En 2070, le PIB de la zone euro pourrait ne représenter plus qu'un tiers du PIB américain
Plusieurs publications récentes sont venues alerter sur le décrochage européen par rapport à la croissance américaine. Le WSJ en juillet dernier titrait "Les Européens s'appauvrissent". Une autre étude du think tank European Center for International Political Economy (ECIPE) indiquait en juillet dernier que la France avait un PIB par habitant inférieur à celui de l'Arkansas, le 48e Etat le plus pauvre des Etats-Unis et concluait que "si la tendance se poursuit, l’écart de prospérité entre l’Européen moyen et l’Américain moyen en 2035 sera aussi grand qu’aujourd’hui entre l’Européen moyen et l’Indien." Cet écart de productivité entre nos deux continents a plusieurs causes que nous avions analysées dans l'étude ci-dessous et qui devraient conduire la France et l'Europe à mener une politique pro-croissance. Le risque étant que sans croissance, notre modèle social devienne intenable.

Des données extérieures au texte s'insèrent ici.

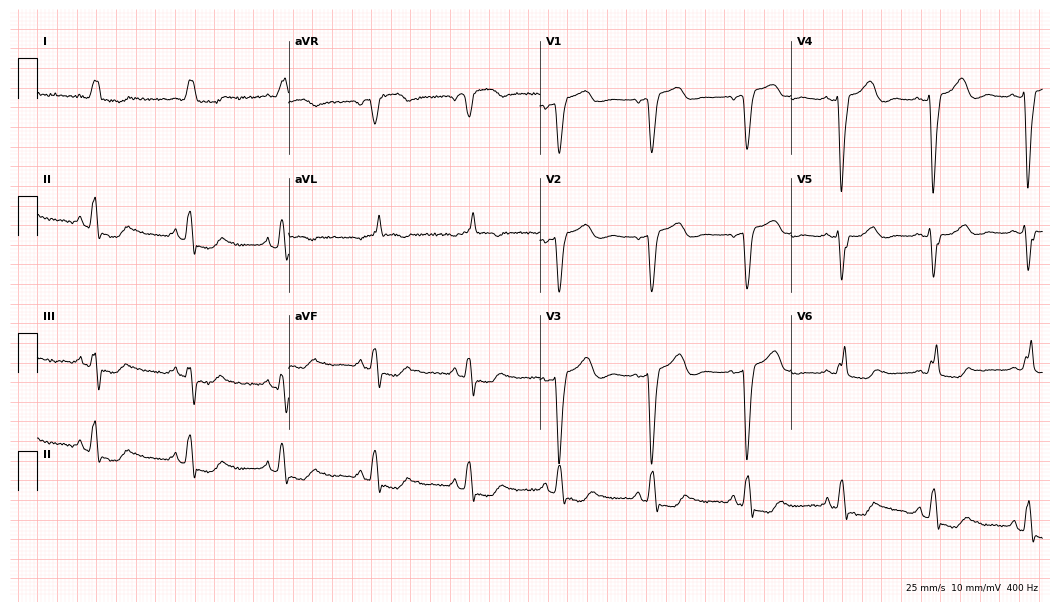
Standard 12-lead ECG recorded from a female, 83 years old. The tracing shows left bundle branch block (LBBB).

Si l'on compare la croissance des Etats européens et des Etats-Unis depuis 1995, on constate que seule la Suède a présenté un taux de croissance, très légèrement, supérieur à celui des Etats-Unis. Les deux pays se caractérisent, d'ailleurs, par des dépenses en recherche et en développement plus importante. Si un tel écart devait perdurer, il entraînerait un déclin relatif de l’Europe par rapport aux Etats-Unis. Sans changement, en 2070, le PIB de la zone euro pourrait ne représenter plus qu'un tiers du PIB américain contre la moitié aujourd'hui.
Comparaison USA-UE du taux de croissance des PIB
L’examen du taux de croissance du PIB des Etats-Unis avec un échantillon de pays membres de l’UE au développement économique comparable montre un dynamisme économique supérieur des premiers et ce, sur la période 1995 à 2021. Sur cette période, seule la Suède présente un taux de croissance très légèrement supérieur à celui des Etats-Unis. Pour expliquer cet écart trois axes sont en général avancées : l’accumulation du capital, le progrès technique, l’évolution de l’emploi.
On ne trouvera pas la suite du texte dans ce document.